* **Work task**: Copy exactly the stretch of data below from the line with "30 | 28052 |" through the line with "6.855 | 6.02 |", including both of those lines.

Saved entries
══════
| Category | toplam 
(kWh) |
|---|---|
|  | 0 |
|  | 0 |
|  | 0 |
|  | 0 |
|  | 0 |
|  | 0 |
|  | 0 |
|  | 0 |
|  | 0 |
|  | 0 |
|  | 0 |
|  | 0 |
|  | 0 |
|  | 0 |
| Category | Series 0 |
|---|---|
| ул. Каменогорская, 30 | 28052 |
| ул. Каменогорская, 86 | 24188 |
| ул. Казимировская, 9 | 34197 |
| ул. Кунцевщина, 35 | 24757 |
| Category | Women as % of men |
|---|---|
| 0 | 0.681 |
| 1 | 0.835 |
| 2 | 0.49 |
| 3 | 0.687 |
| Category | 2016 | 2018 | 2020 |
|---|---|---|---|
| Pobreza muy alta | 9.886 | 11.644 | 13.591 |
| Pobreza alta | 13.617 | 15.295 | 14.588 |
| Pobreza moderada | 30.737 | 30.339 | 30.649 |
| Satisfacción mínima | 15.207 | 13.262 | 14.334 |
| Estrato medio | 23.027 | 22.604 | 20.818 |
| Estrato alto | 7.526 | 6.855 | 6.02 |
══════
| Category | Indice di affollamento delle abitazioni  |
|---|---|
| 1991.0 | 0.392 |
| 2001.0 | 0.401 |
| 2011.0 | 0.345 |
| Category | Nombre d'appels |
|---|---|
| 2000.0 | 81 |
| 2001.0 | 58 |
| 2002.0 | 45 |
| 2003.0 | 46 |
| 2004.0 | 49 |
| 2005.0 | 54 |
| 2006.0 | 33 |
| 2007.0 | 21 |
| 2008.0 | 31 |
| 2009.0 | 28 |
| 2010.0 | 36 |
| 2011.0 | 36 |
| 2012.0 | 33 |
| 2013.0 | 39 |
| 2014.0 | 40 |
══════
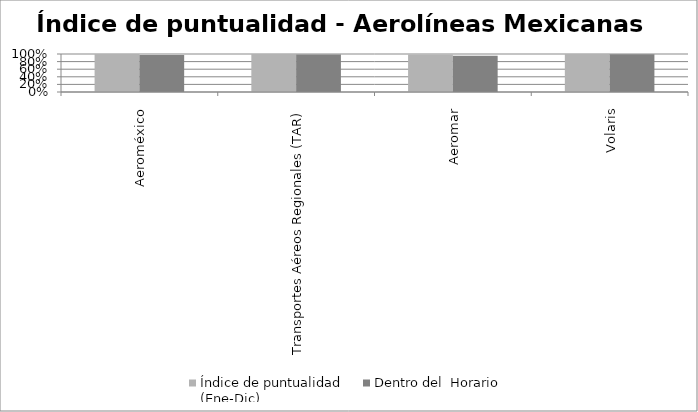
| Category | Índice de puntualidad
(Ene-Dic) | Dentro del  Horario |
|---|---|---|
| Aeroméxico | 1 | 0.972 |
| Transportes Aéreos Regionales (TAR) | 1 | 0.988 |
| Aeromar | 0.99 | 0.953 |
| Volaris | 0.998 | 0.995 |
══════
* **Task result**:
| ул. Каменогорская, 30 | 28052 |
| ул. Каменогорская, 86 | 24188 |
| ул. Казимировская, 9 | 34197 |
| ул. Кунцевщина, 35 | 24757 |
| Category | Women as % of men |
|---|---|
| 0 | 0.681 |
| 1 | 0.835 |
| 2 | 0.49 |
| 3 | 0.687 |
| Category | 2016 | 2018 | 2020 |
|---|---|---|---|
| Pobreza muy alta | 9.886 | 11.644 | 13.591 |
| Pobreza alta | 13.617 | 15.295 | 14.588 |
| Pobreza moderada | 30.737 | 30.339 | 30.649 |
| Satisfacción mínima | 15.207 | 13.262 | 14.334 |
| Estrato medio | 23.027 | 22.604 | 20.818 |
| Estrato alto | 7.526 | 6.855 | 6.02 |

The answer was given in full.